Re: Considerations in snapshotting and send/receive of nocow files?

[Date Prev][Date Next][Thread Prev][Thread Next][Date Index][Thread Index]

 



Shriramana Sharma posted on Sun, 30 Nov 2014 19:17:42 +0530 as excerpted:

> Given that snapshotting effectively reduces the usefulness of nocow, I
> suppose the preferable model to snapshotting and send/receiving such
> files would be different than other files.
> 
> Should nocow files (for me only VBox images) preferably be:
> 
> 1) under a separate subvolume?
> 
> 2) said subvol snapshotted less often?
> 
> 3) sent/received any differently?

If you look back in the list history at the nocow threads, you'll see a 
lot of my answers to exactly this sort of question.

In general I'd say "yes" to 1 and 2, separate subvolume, in part to allow 
snapshotting it less often.  For 3, I don't deal directly with send/
receive for my own use case and it's complex enough that I've not become 
as familiar with it as I have the general fragmentation issue, but 
because send does require creating a read-only snapshot, I'd characterize 
#3 as depending on #2, and would thus suggest treating it differently to 
the extent that you keep send and therefore snapshotting to the low side 
of your reasonable range.

Here's the reasoning in a more detailed step-by-step fashion.  (I'll use 
lettered points here to avoid confusing them with your numbered points 
above, which I may wish to reference below as well.)

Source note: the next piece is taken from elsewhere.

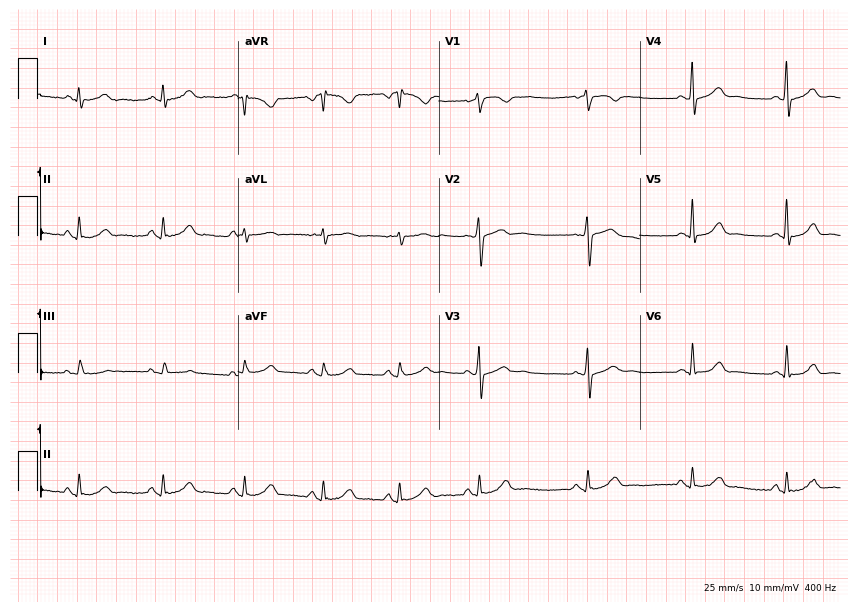
12-lead ECG from a woman, 48 years old. Screened for six findings — first-degree AV block, right bundle branch block (RBBB), left bundle branch block (LBBB), sinus bradycardia, atrial fibrillation (AF), sinus tachycardia — none is recorded. Only these six findings were labelled.

A) The basic issue in principle: As you've apparently found from your 
research, snapshotting and nocow can be used together but disrupt 
absolute nocow, because a snapshot locks in place the existing version of 
the file, forcing a COW on the initial change written to a (4 KiB) file 
block after a snapshot covering the same file.  The file does remain 
nocow, however, and further changes written to the same file block will 
be nocow -- until the next snapshot forces another lock-in-place, of 
course.

B) The biggest immediate practical problem leading from A is that of high-
frequency automated snapshotting -- some people are going wild and 
snapshotting as often as once a minute... at least until they see some of 
the issues that can cause (like snapshots happening nearly instantly but 
snapshot deletion often taking longer than a minute, and the current 
scaling issues involved once there's several hundreds or thousands of 
snapshots to deal with).  On a busy VM triggering change-writes with a 
similar 1 minute or lower frequency, the snapshotting very quickly 
eliminates much of the anti-fragmentation benefit of nocow in the first 
place.

C) On a more general level once again, it should be easily apparent that 
the more change-writes you can squeeze between snapshots, the more 
effective the nocow is going to be, because a higher percentage of them 
will still be nocow.

D) That leads pretty directly to your points 1 and 2, put the nocow files 
on their own subvolume so snapshotting the parent doesn't affect them, 
and then snapshot the nocow subvolume at a lower frequency, as low a 
frequency as can reasonably fit within your use-case target range.  For 
example, for a normally daily snapshot scenario you might snapshot the 
parent daily and the nocow subvolume every other day or twice a week.  
For a normal 4X-daily snapshot scenario (every six hours on a 24-hour 
schedule or every two hours on an 8-hour-shift schedule), you might 
snapshot the nocow subvolume only once or twice a day.  Tho of course if 
the primary goal is the snapshotting of the nocow files (the VMs in your 
case), then you may still be snapshotting it at a higher frequency than 
the parent, which you may not in fact be snapshotting at all.  The point 
remains, snapshot the nocow subvolume at as low a frequency as can 
reasonably fit your use-case/goals.

E) Regarding your point #3, since send must be done from a read-only 
snapshot, obviously you'll need to snapshot at a frequency that at 
minimum equals that of your sends.  However, if your VMs are low activity 
enough that there's a reasonable chance they won't have written any 
changes during the send, and the send is the primary reason for the 
snapshot in the first place, you may avoid /some/ of the issue by 
deleting most snapshots as soon after the send as possible.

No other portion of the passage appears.